The problem: Skip all pictures. Write out the data below from its first line through the line that contains "Lage der Gemeinde".

Data extract:
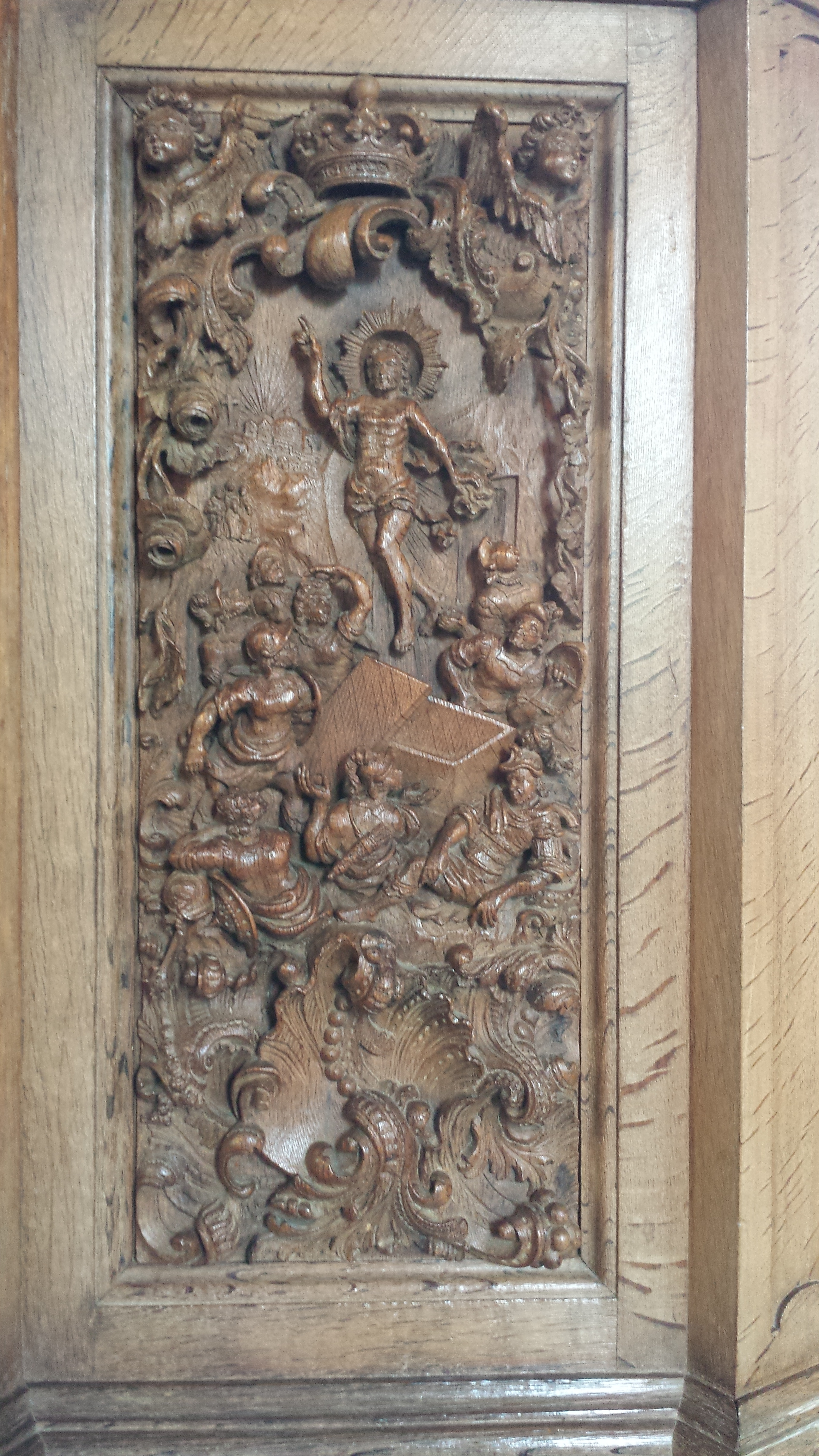 Paneel op de preekstoel van de kerk te Longerhouw, waarop de opstanding van Jezus is afgebeeld. Gemaakt omstreeks 1757 door Gerben Jelles Nauta
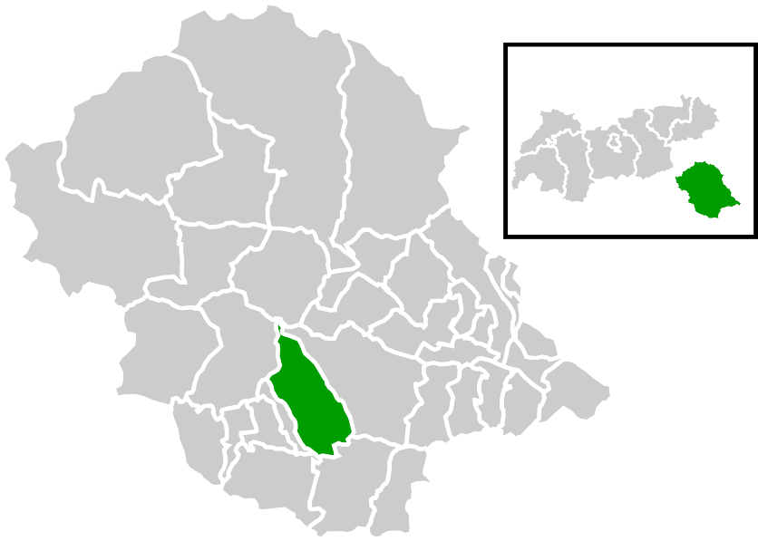 Lage der Gemeinde innerhalb des Bezirks Lienz
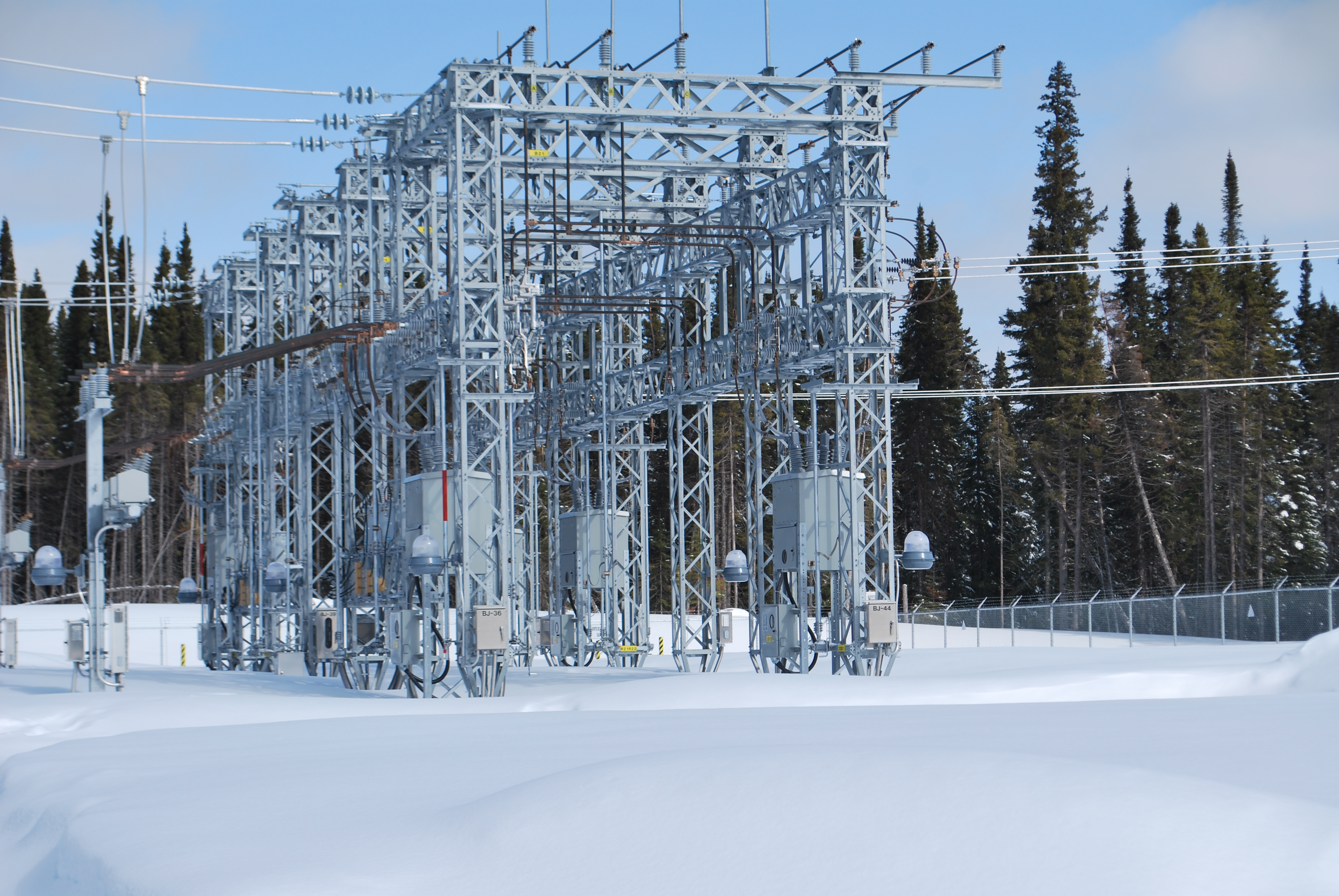 Départs de lignes de distribution à 25 kV au poste Waconichi d'Hydro-Québec. Le poste 161-25 kV, qui alimente la communauté crie de Mistissini dans le Nord-du-Québec, a été mis en service en 2011.
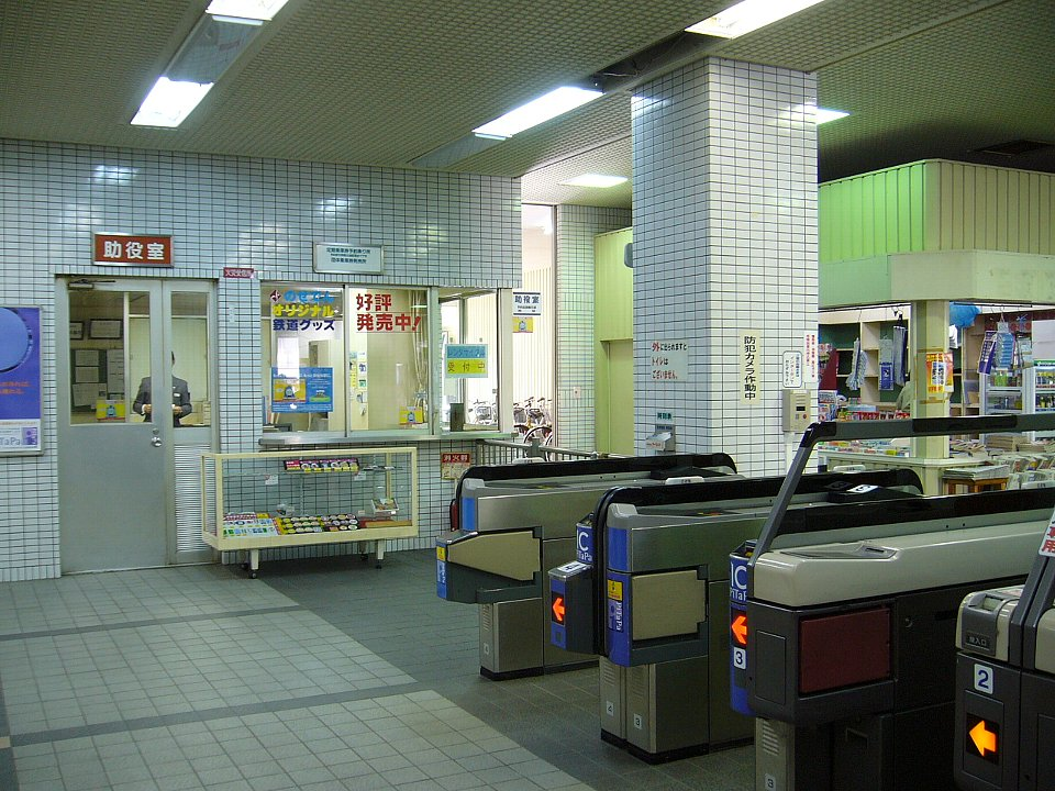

Solution to the problem:
 Paneel op de preekstoel van de kerk te Longerhouw, waarop de opstanding van Jezus is afgebeeld. Gemaakt omstreeks 1757 door Gerben Jelles Nauta
 Lage der Gemeinde innerhalb des Bezirks Lienz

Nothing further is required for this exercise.